◆ **DATASET EXCERPT**:
<<<<

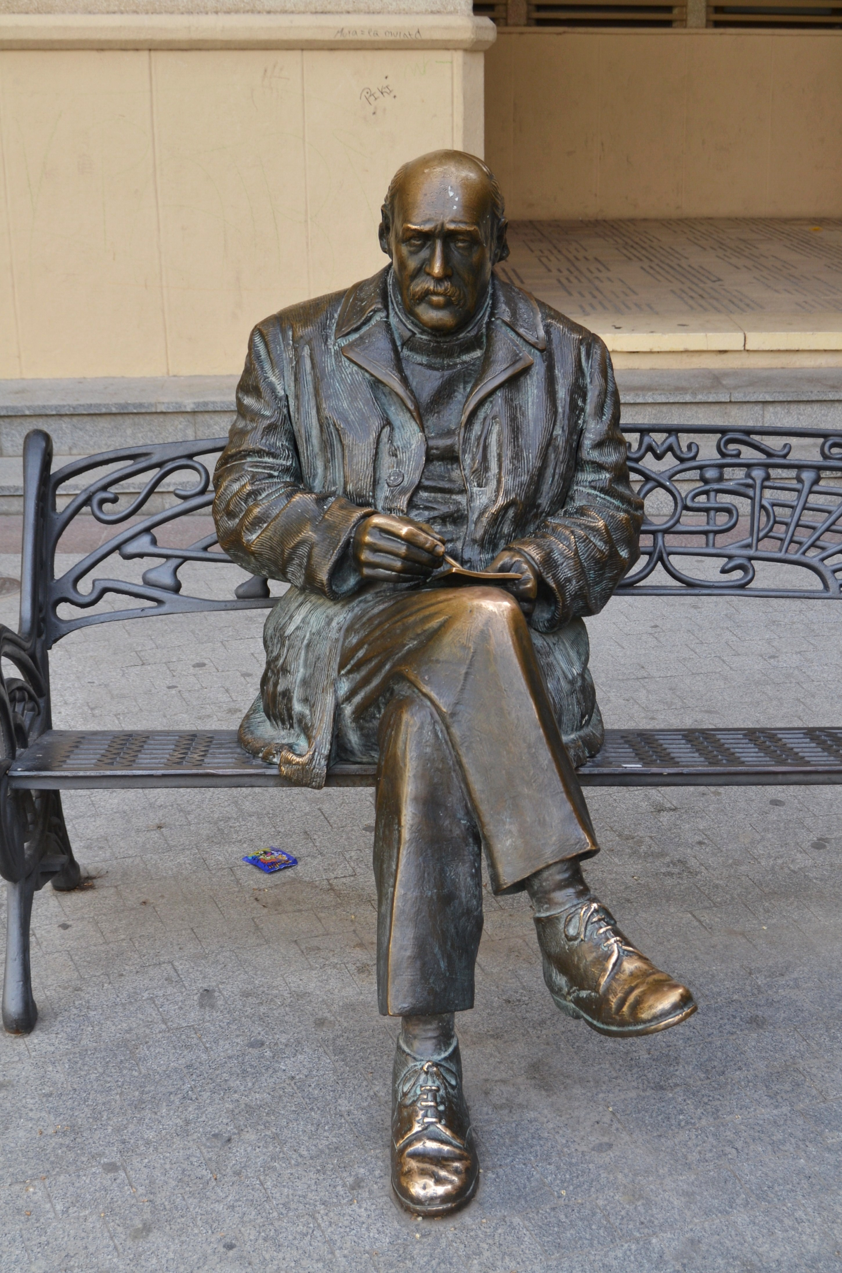 Estàtua de Sixto Marco a la plaça de sant Joan, Elx.
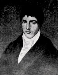 Scan eines alten Gemäldeporträts von William Cockerill, der Jüngere
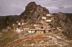 Bön-Kloster Khyungpori Tsedruk in Nord-Tibet (TAR) Foto: A. Gruschke (Freiburg)

>>>>

Write the listing above out again exactly, dropping each image.

 Estàtua de Sixto Marco a la plaça de sant Joan, Elx.
 Scan eines alten Gemäldeporträts von William Cockerill, der Jüngere
 Bön-Kloster Khyungpori Tsedruk in Nord-Tibet (TAR) Foto: A. Gruschke (Freiburg)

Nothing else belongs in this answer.